As the music matured through the years, Clark played a potent role in star-shaping, and the Mamas and the Papas and Madonna would join the long and eclectic list of performers who got that first big boost on “Bandstand.” Clark himself joined many of his show’s guests in 1993 when he was inducted into the Rock and Roll Hall of Fame.

Clark would host “Bandstand” until 1989, leaving just a few months before the show’s cancellation.

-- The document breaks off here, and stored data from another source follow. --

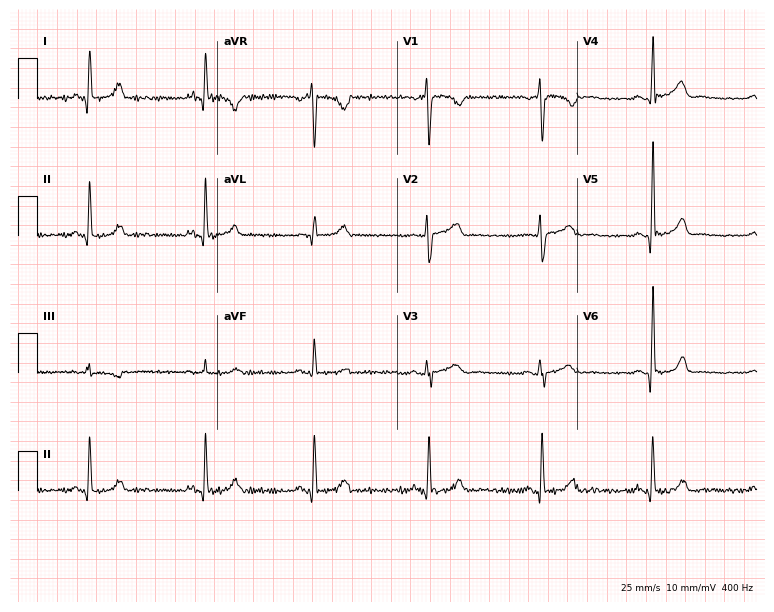
12-lead ECG from a female, 50 years old. Labelled as a normal ECG.
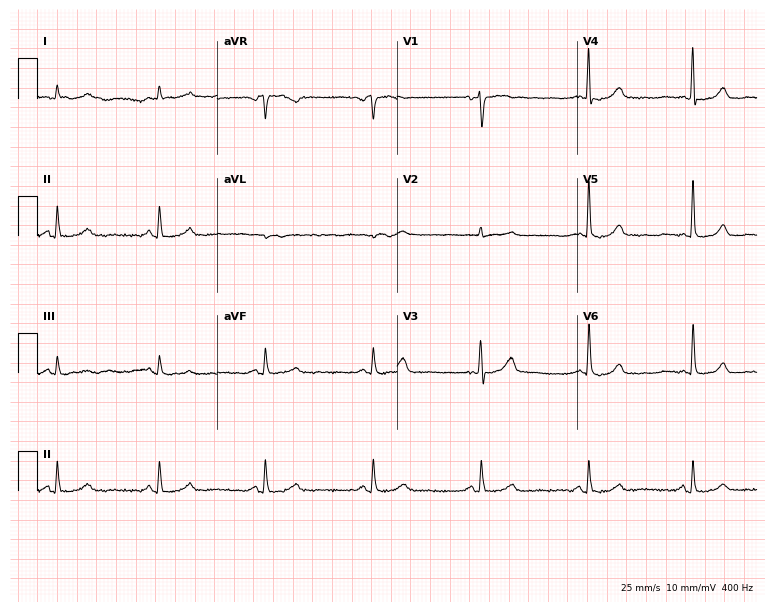
12-lead ECG from a 70-year-old woman. Screened for six findings — first-degree AV block, right bundle branch block, left bundle branch block, sinus bradycardia, atrial fibrillation, sinus tachycardia — none is recorded. Findings outside these six are not listed.
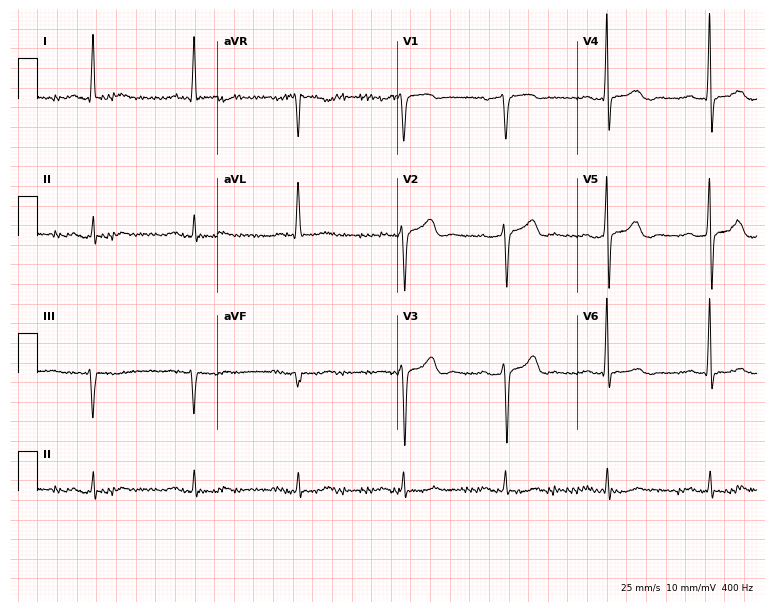
12-lead ECG from a 74-year-old man. No first-degree AV block, right bundle branch block (RBBB), left bundle branch block (LBBB), sinus bradycardia, atrial fibrillation (AF) or sinus tachycardia recorded for this tracing.
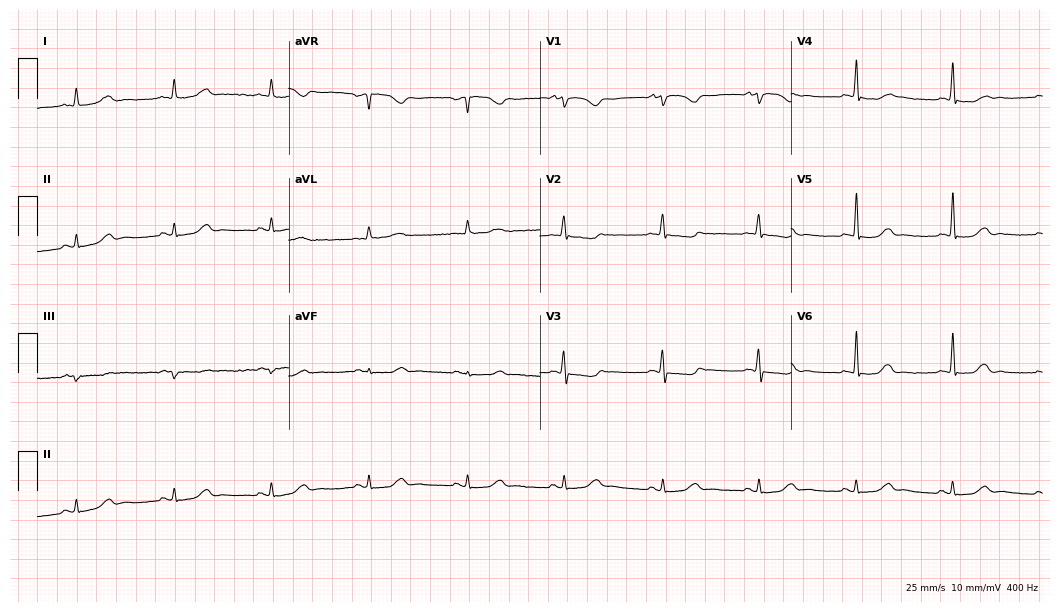
12-lead ECG from a 38-year-old female. Labelled as a normal ECG.

On “Dick Clark’s New Year’s Rockin’ Eve,” launched in 1972, he counted down the last moments of every year from Times Square in Manhattan.

He found a surprise hit in the 1980s with “TV’s Bloopers & Practical Jokes,” a franchise that correctly banked on the appeal of Hollywood stars flubbing their lines. His work and investments went into game shows, among them “$20,000 Pyramid” and “Scattergories,” as well as television movies such as “Murder in Texas” and “Elvis!”

One of Clark’s most telling ventures was in the awards-show sector.

In 1974, a dispute between ABC and the organizers of the Grammys led to an opening that Clark recognized as a new turf for his music and television expertise. ABC had balked at the plan to broadcast the Grammys from Nashville, Tenn., so the network and the venerable gala divorced. Clark and ABC filled the void with the American Music Awards. The AMAs, unlike the Grammys, judges its winners based on sales data and public surveys, which seemed to suit Clark’s old “Bandstand” tradition of letting the kids grade the songs.

The AMAs became a template for Clark; his production company’s banner flies now over the Emmy Awards, the Golden Globes, the Academy of Country Music Awards and the Family Television Awards.

Clark returned again and again to the legacy of his beloved “Bandstand” with numerous archival projects and tie-ins, including television specials, home-video compilations and even a small restaurant chain that includes American Bandstand airport eateries in Indianapolis and Newark, N.J.

Thirty-seven years after its founding, Dick Clark Productions Inc. was sold in 2002 for $136 million to a group of private investors. Clark stayed on as chairman and chief executive.

Clark’s workload never slacked until his stroke in 2004. That year he acknowledged publicly that a decade earlier he had been diagnosed with Type 2 diabetes, becoming a famous face for a public-awareness campaign.

Clark is survived by his third wife, Kari Wigton Clark, whom he married in 1977. He also is survived by his children from two previous marriages, sons Richard and Duane and daughter Cindy.